|Schedule||Speakers||Future Star Talks||Description|
|08:40-08:45||Workshop Introduction and Welcome|
|12:15-12:30||Closing remark and Panel|
Autonomous robotics recently gains attention in many areas, from the success of autonomous driving vehicles (Google Car, Tesla, for example), to flying droids, to industrial assistant robots such as Baxter robots. The ultimate goal is that the robots can learn through the interactions with the environment and the human subjects automatically, and reduce the stress of human subjects in various industrial and home style tasks.
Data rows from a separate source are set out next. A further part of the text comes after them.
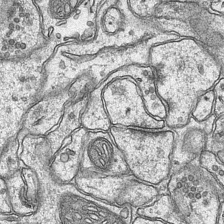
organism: Mouse
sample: CA1 Hippocampus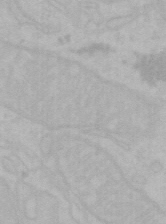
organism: Mouse
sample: Choroid plexus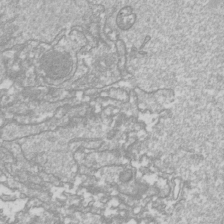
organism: Drosophila
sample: Cell division; meiosis; drosophila spermatocytes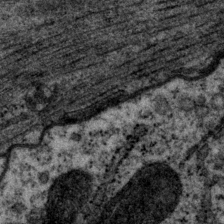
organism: P. pacificus
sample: Pharynx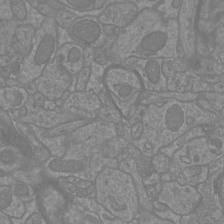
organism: Mouse
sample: Cortical neurons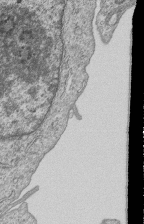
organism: Human
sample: MDA-MB-231 cells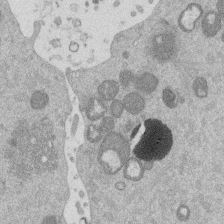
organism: Mouse
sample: Dividing mouse embryo 1 cell stage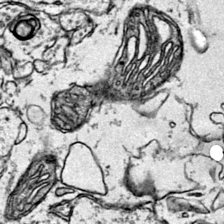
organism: Mouse
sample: Primary visual cortex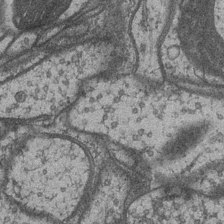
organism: Drosophila
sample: Optic medulla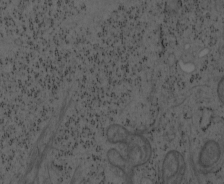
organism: Mouse
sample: OT-I killer T cells with ID8 ovarian cancer cells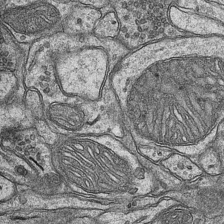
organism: Mouse
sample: CA1 Hippocampus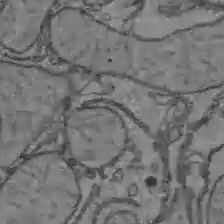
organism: C57BL Mouse
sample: Liver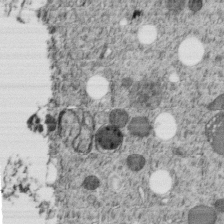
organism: C. elegans
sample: C. elegans embryo early stage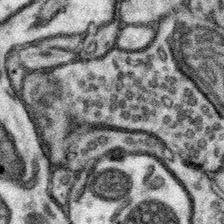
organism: Mouse
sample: Somatosensory cortex neuropil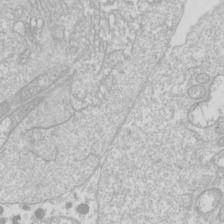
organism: Drosophila
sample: Cell division; meiosis; drosophila spermatocytes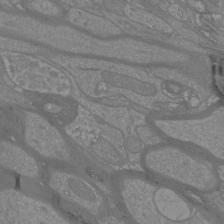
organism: Mouse
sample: Cortical neurons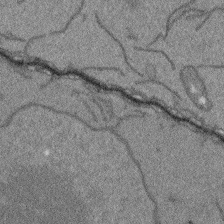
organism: Arabidopsis thaliana
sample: Root tip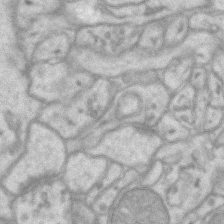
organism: Mouse
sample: CA1 Hippocampus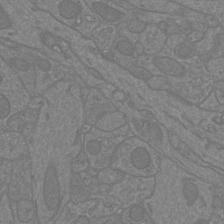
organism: Mouse
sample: Cortical neurons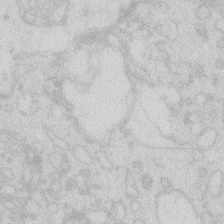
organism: Zebrafish
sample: Macrophage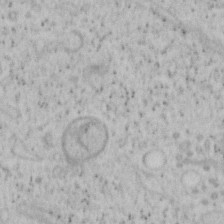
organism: Human
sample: HeLa cells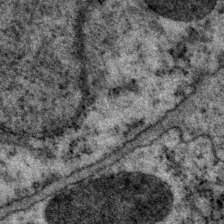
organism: P. pacificus
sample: Pharynx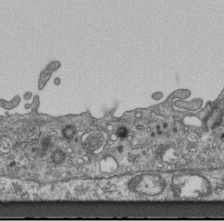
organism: Mouse
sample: Centriole in ependymal cells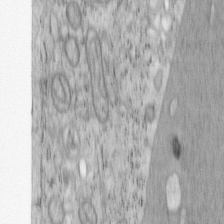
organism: Human
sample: HeLa cells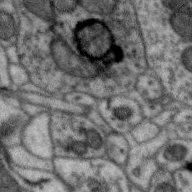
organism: Zebra finch
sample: Brain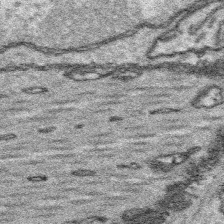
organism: Platynereis dumerilii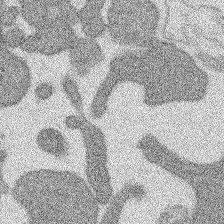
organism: Human
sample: HeLa cells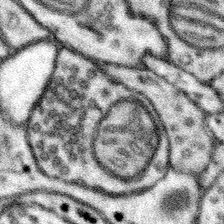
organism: Mouse
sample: Somatosensory cortex neuropil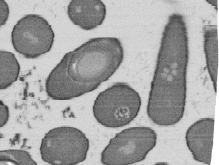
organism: B. subtilis
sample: Bacterial spore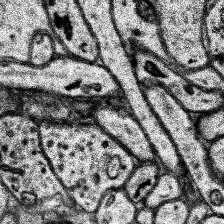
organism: Human
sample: Temporal Lobe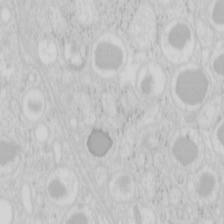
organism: Mouse
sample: Pancreas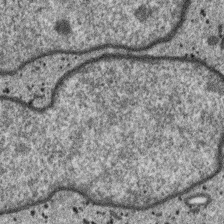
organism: Human
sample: Lung epithelial cells infected with SARS-CoV-2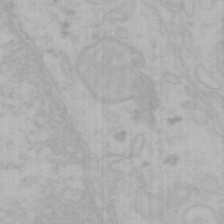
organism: Mouse
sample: Choroid plexus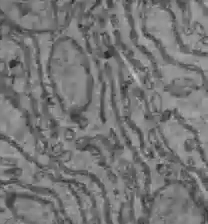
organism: C57BL Mouse
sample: Liver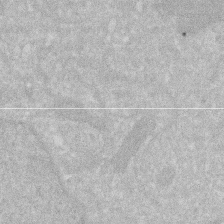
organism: Human
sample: HIV infected U937 cells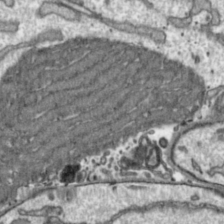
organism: Toxoplasma gondii
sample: Parasites in a vacuole inside a host cell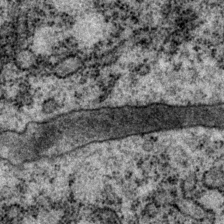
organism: P. pacificus
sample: Pharynx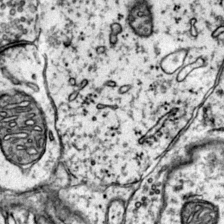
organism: Mouse
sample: Primary visual cortex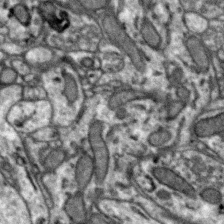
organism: Zebra finch
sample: Brain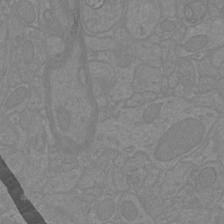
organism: Mouse
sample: Cortical neurons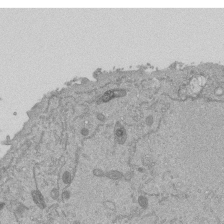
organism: Mouse
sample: ED-1 cell nuclei; centrioles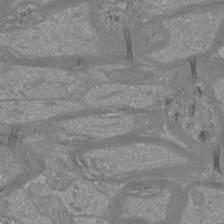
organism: Mouse
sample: Cortical neurons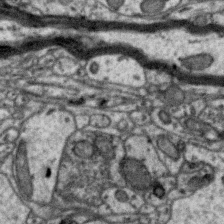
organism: Zebra finch
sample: Brain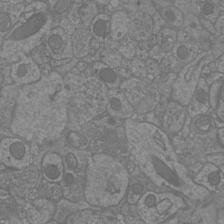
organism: Mouse
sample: Cortical neurons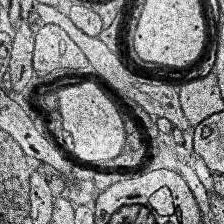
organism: Human
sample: Temporal Lobe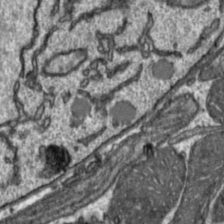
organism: Toxoplasma gondii
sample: Parasites in a vacuole inside a host cell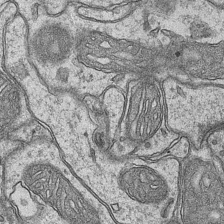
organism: Mouse
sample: CA1 Hippocampus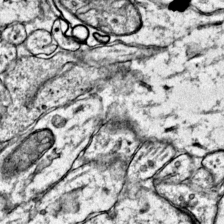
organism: Mouse
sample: Primary visual cortex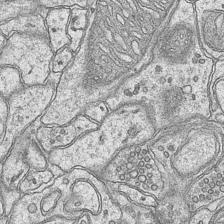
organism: Mouse
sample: CA1 Hippocampus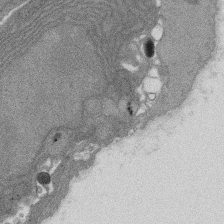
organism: Rat
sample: Salivary granule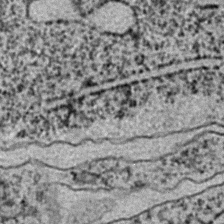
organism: C. elegans
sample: C. elegans embryo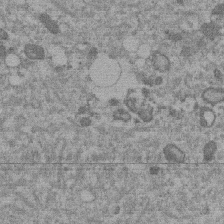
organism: Mouse
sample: Dividing mouse embryo 1 cell stage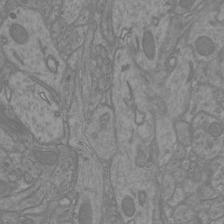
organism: Mouse
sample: Cortical neurons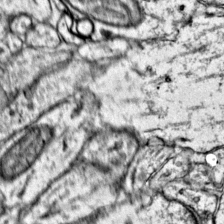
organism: Mouse
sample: Primary visual cortex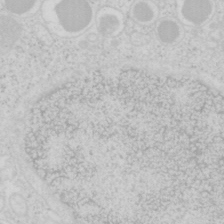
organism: Mouse
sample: Pancreas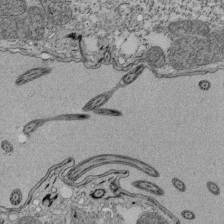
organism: Tetrahymena
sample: Cilia in tetrahymena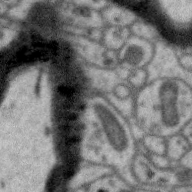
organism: Zebra finch
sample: Brain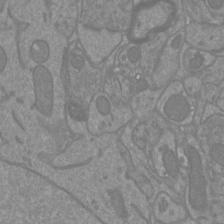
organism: Mouse
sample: Cortical neurons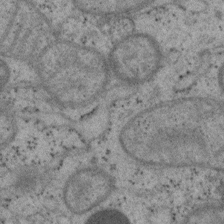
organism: Human
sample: HeLa cells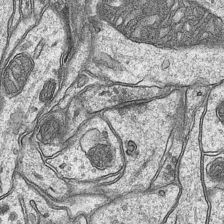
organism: Mouse
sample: CA1 Hippocampus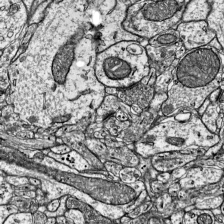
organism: Mouse
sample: Visual Cortex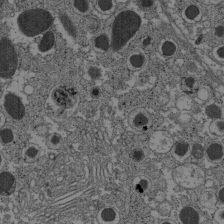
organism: C57BL Mouse
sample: Pancreatic islet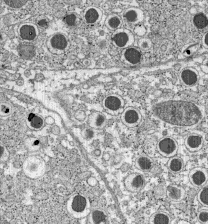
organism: C57BL Mouse
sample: Pancreatic islet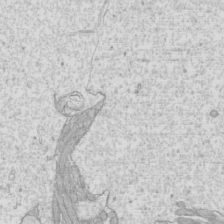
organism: Mouse
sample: Cilia; mouse epididymis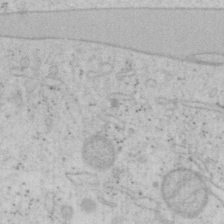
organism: Human
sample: HeLa cells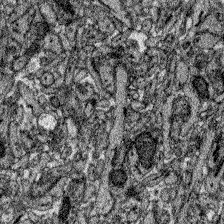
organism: Zebrafish
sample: Larval olfactory bulb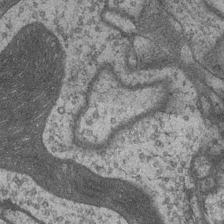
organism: Drosophila
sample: Optic medulla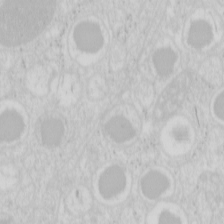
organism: Mouse
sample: Pancreas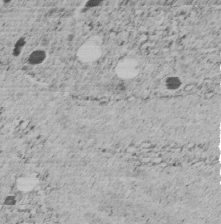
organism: C. elegans
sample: C. elegans embryo early stage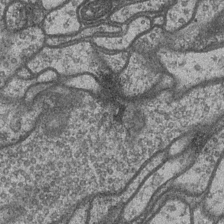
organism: Drosophila
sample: Optic medulla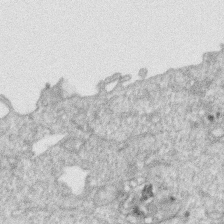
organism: Human
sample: HeLa cell HIV synapse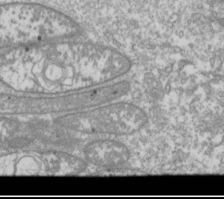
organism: Drosophila
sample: Cell division; meiosis; drosophila spermatocytes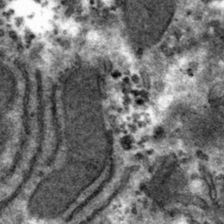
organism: Mouse
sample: Mouse hepatocytes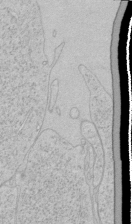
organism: Human
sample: Mitochondria in HCT116 cells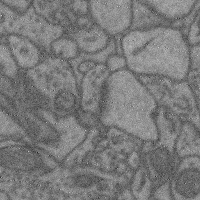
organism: Mouse
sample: Cerebral cortex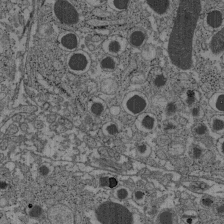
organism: C57BL Mouse
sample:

This makes the learning a critical component of these autonomous systems. Among many learning methods, deep learning aims at learning hierarchical feature representations. With those labeled data, it is possible to train large and deep networks on big datasets. In closely related areas such as computer vision, such deep networks steadily outperformed classic approaches in recent studies (e.g., recognition in ImageNet). The continuously increasing interest in the intersection between autonomous robotics and deep learning motivates us to organize this workshop to study the learning of feature representations for robotics problems. This deep learning for autonomous robotics is a broad area, ranging from learning methods (Recurrent Neural Nets, Convolutional Neural Nets), to software and tools (notably Caffe, Theano, Torch and LightNet ), to hardware implementations with sensors (Autonomous driving technology).
We encourage researchers to formulate innovative learning theories, feature representations, and end-to-end robotics systems based on deep learning, as well as preliminary answers to open questions such as tailoring deep learning methods for various robotics tasks and the limitations of deep learning in robotics. We also encourage new theories for dealing with large scale robotic learning datasets through leveraging information based on deep learning architectures.
We expect the workshop to be of interest of researchers and research scientists from both academy and industry. Deep learning has nowadays take over many algorithms and main companies dealing with large scale learning systems are interested in a way or another. Our main goal is to encourage discussions and collaborations between both research and industry applications.
Abstract: Current methods for processing visual data tend to break down when faced with occlusions, viewpoint changes, poor lighting, and other challenging but common situations. I will show that we can train robots to handle these variations by modeling the causes behind visual appearance changes. If we model how the world changes over time, we can be robust to the types of changes that objects often undergo. I show how we can use this idea to improve performance on two different tasks: tracking and object recognition with neural networks. By modeling the causes of appearance changes over time, we can make our methods more robust to a variety of challenging situations that commonly occur in the real-world.
Abstract: There are two major paradigms for vision-based autonomous driving systems: mediated perception approaches which parse an entire scene to make a driving decision and behavior reflex approaches which directly map an input image to a driving action by a regressor. In this talk, I will discuss our recently proposed third paradigm: a direct perception approach to estimate the affordance for driving. An input image is mapped to a small number of key indicators that directly relate to the affordance of a road/traffic state for driving. This representation provides a compact yet complete description of the scene to enable a simple controller to drive autonomously. Falling in between the two extremes of mediated perception and behavior reflex, our direct perception representation may provide the right level of abstraction. To test this, we trained a deep convolutional neural network to estimate the affordance indicators using 12 hours of human driving in a video game and found that our model can learn to correctly drive a car in a diverse set of virtual environments. Additional experiments indicate that our direct perception approach generalizes well to real driving videos. (Joint work with Chenyi Chen, Alain Kornhauser, and Jianxiong Xiao)
Abstract: Action segmentation is important for many applications in human-robot interaction, video monitoring, and human skill analysis. The goal is to temporally segment a sequence of actions occurring in a scene, such as cutting, peeling, and mixing vegetables in a cooking task. Despite substantial prior work, action segmentation is still ill-suited for many real-world applications due to accurate but impractical solutions from the robotics community and inaccurate but general solutions from the computer vision community. In this talk, I will introduce a video-based solution, using a segmental spatiotemporal CNN, that leverages domain knowledge, like a fixed-view camera, to achieve substantially improved performance compared to other recent computer vision models. The spatial component of our network captures the relationships between latent objects in the scene, the temporal component captures how relationships change over time, and the segmental component ensures temporal consistency. In addition, we improve upon this model by leveraging sensor data, like robot kinematics, during the training phase to learn a better video-based model that also infers sensor positions from images with high accuracy. We evaluate on the 50 Salads and JIGSAWS datasets. This is joint work with Christian Rupprecht, Austin Reiter, Rene Vidal, and Greg Hager.